_ACTIVITY_
Your output must match the records below character for character.

_INFORMATION_
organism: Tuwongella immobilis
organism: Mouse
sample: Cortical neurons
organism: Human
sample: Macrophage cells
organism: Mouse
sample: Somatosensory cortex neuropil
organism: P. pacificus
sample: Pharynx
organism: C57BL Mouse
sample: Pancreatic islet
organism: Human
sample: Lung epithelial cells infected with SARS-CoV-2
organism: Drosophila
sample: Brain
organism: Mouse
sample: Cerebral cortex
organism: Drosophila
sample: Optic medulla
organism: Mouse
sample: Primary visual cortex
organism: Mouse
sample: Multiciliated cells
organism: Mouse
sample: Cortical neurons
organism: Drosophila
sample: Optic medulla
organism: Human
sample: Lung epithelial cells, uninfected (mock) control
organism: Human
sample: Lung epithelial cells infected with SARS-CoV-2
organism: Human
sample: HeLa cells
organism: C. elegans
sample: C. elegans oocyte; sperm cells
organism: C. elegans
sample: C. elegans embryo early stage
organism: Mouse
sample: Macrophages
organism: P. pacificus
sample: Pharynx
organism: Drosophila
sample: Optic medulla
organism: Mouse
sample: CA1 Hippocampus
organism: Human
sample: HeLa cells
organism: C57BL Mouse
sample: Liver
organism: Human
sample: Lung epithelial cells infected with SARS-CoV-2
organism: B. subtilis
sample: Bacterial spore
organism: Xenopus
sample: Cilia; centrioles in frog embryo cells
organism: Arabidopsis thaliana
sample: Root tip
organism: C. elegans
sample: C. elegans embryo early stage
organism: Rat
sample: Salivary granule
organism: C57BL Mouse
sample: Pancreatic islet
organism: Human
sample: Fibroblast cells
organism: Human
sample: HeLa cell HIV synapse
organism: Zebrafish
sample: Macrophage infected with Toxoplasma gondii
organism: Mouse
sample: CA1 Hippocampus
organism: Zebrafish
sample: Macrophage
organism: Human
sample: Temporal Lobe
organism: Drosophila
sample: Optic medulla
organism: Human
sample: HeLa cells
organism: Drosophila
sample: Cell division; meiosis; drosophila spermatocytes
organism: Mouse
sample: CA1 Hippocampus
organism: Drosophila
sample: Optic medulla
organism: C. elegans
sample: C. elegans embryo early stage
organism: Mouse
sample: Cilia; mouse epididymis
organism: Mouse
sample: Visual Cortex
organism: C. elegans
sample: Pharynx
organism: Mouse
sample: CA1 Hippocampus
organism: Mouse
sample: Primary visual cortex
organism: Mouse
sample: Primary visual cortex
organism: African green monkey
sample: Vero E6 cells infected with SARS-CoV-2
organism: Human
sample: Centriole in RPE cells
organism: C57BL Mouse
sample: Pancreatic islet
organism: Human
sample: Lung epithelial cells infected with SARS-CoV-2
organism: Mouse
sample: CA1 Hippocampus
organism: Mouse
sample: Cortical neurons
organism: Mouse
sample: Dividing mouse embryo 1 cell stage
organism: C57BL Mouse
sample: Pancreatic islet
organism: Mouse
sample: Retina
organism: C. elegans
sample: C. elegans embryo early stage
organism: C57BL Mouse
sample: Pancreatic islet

_YOUR RESPONSE_
organism: Tuwongella immobilis
organism: Mouse
sample: Cortical neurons
organism: Human
sample: Macrophage cells
organism: Mouse
sample: Somatosensory cortex neuropil
organism: P. pacificus
sample: Pharynx
organism: C57BL Mouse
sample: Pancreatic islet
organism: Human
sample: Lung epithelial cells infected with SARS-CoV-2
organism: Drosophila
sample: Brain
organism: Mouse
sample: Cerebral cortex
organism: Drosophila
sample: Optic medulla
organism: Mouse
sample: Primary visual cortex
organism: Mouse
sample: Multiciliated cells
organism: Mouse
sample: Cortical neurons
organism: Drosophila
sample: Optic medulla
organism: Human
sample: Lung epithelial cells, uninfected (mock) control
organism: Human
sample: Lung epithelial cells infected with SARS-CoV-2
organism: Human
sample: HeLa cells
organism: C. elegans
sample: C. elegans oocyte; sperm cells
organism: C. elegans
sample: C. elegans embryo early stage
organism: Mouse
sample: Macrophages
organism: P. pacificus
sample: Pharynx
organism: Drosophila
sample: Optic medulla
organism: Mouse
sample: CA1 Hippocampus
organism: Human
sample: HeLa cells
organism: C57BL Mouse
sample: Liver
organism: Human
sample: Lung epithelial cells infected with SARS-CoV-2
organism: B. subtilis
sample: Bacterial spore
organism: Xenopus
sample: Cilia; centrioles in frog embryo cells
organism: Arabidopsis thaliana
sample: Root tip
organism: C. elegans
sample: C. elegans embryo early stage
organism: Rat
sample: Salivary granule
organism: C57BL Mouse
sample: Pancreatic islet
organism: Human
sample: Fibroblast cells
organism: Human
sample: HeLa cell HIV synapse
organism: Zebrafish
sample: Macrophage infected with Toxoplasma gondii
organism: Mouse
sample: CA1 Hippocampus
organism: Zebrafish
sample: Macrophage
organism: Human
sample: Temporal Lobe
organism: Drosophila
sample: Optic medulla
organism: Human
sample: HeLa cells
organism: Drosophila
sample: Cell division; meiosis; drosophila spermatocytes
organism: Mouse
sample: CA1 Hippocampus
organism: Drosophila
sample: Optic medulla
organism: C. elegans
sample: C. elegans embryo early stage
organism: Mouse
sample: Cilia; mouse epididymis
organism: Mouse
sample: Visual Cortex
organism: C. elegans
sample: Pharynx
organism: Mouse
sample: CA1 Hippocampus
organism: Mouse
sample: Primary visual cortex
organism: Mouse
sample: Primary visual cortex
organism: African green monkey
sample: Vero E6 cells infected with SARS-CoV-2
organism: Human
sample: Centriole in RPE cells
organism: C57BL Mouse
sample: Pancreatic islet
organism: Human
sample: Lung epithelial cells infected with SARS-CoV-2
organism: Mouse
sample: CA1 Hippocampus
organism: Mouse
sample: Cortical neurons
organism: Mouse
sample: Dividing mouse embryo 1 cell stage
organism: C57BL Mouse
sample: Pancreatic islet
organism: Mouse
sample: Retina
organism: C. elegans
sample: C. elegans embryo early stage
organism: C57BL Mouse
sample: Pancreatic islet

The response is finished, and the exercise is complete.